» Data listing:

"""

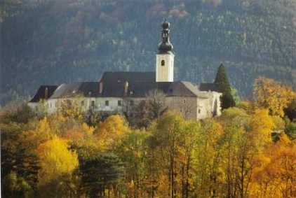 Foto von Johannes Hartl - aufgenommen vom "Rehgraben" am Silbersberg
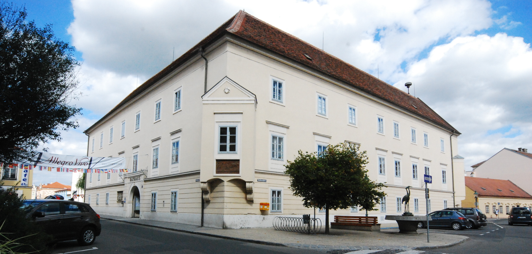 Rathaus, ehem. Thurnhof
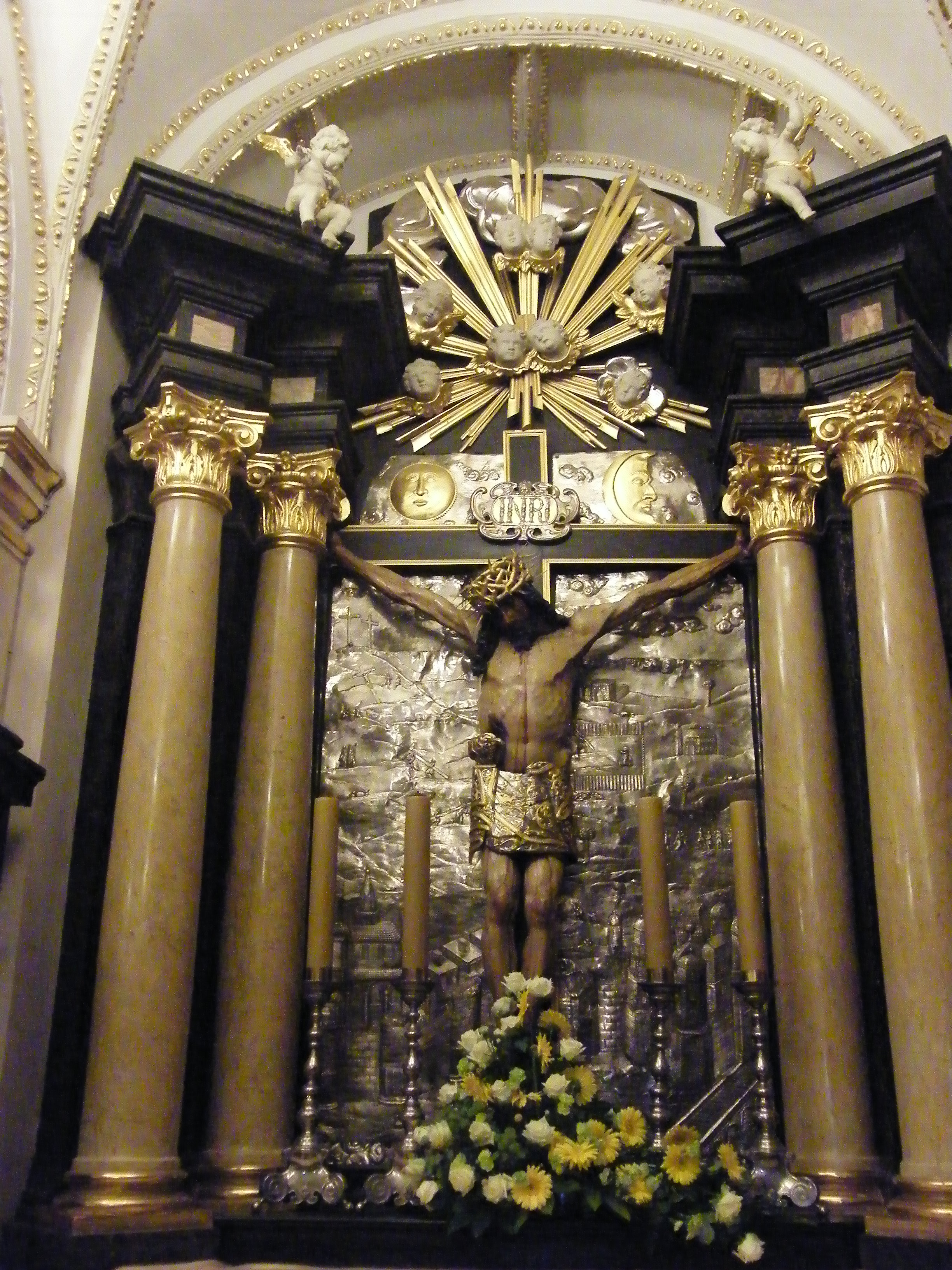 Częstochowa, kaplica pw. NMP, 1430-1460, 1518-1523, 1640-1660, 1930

"""
"""

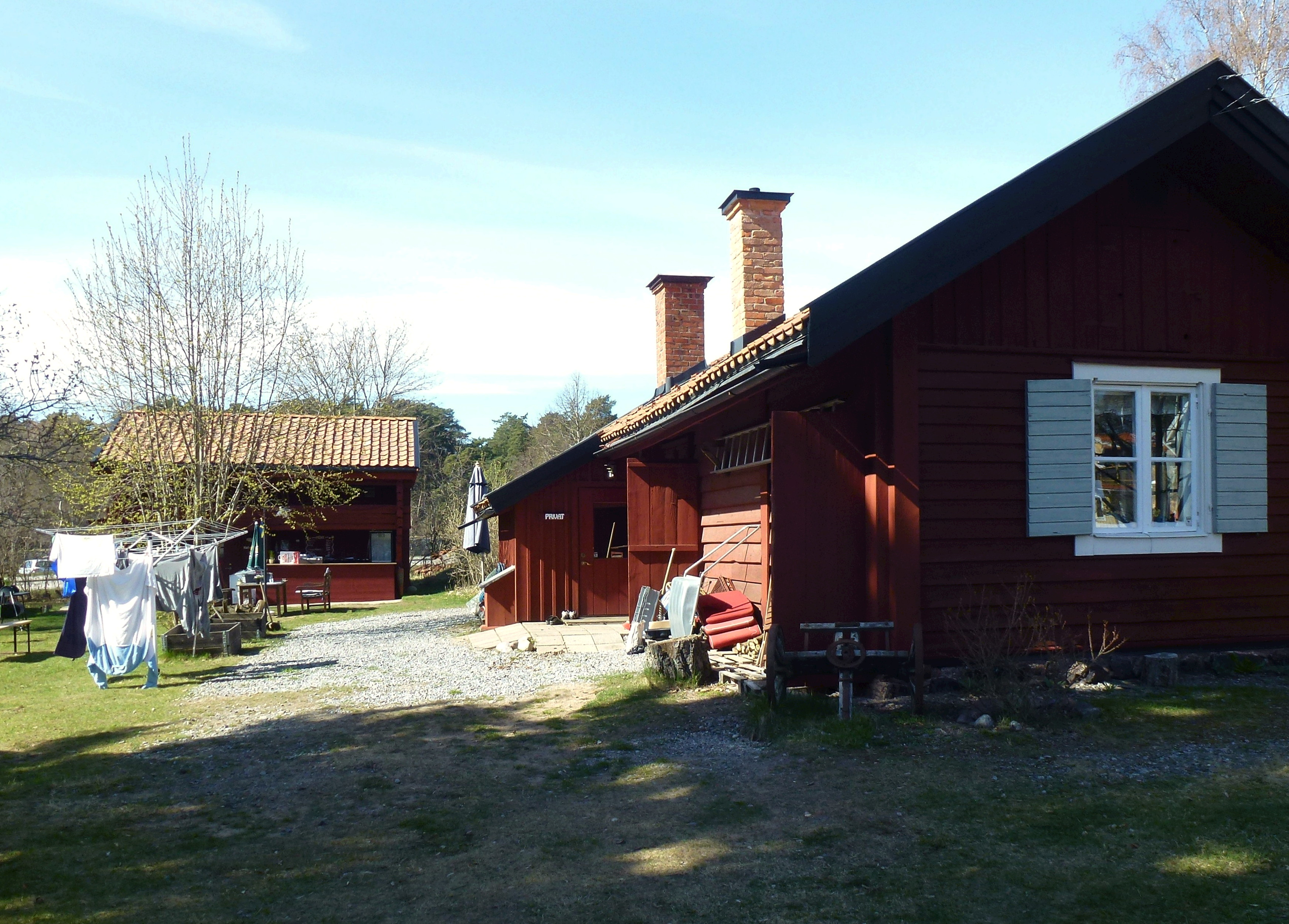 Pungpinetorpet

"""
"""

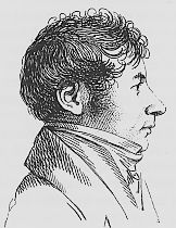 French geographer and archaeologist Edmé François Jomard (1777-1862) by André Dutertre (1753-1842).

"""

» What you will do: An exact transcription is needed of the lines from the one with "Rathaus, ehem. Thurnhof" to the one with "Częstochowa, kaplica pw." above, both ends included, with pictures left out.

» Written answer:
 Rathaus, ehem. Thurnhof
 Częstochowa, kaplica pw. NMP, 1430-1460, 1518-1523, 1640-1660, 1930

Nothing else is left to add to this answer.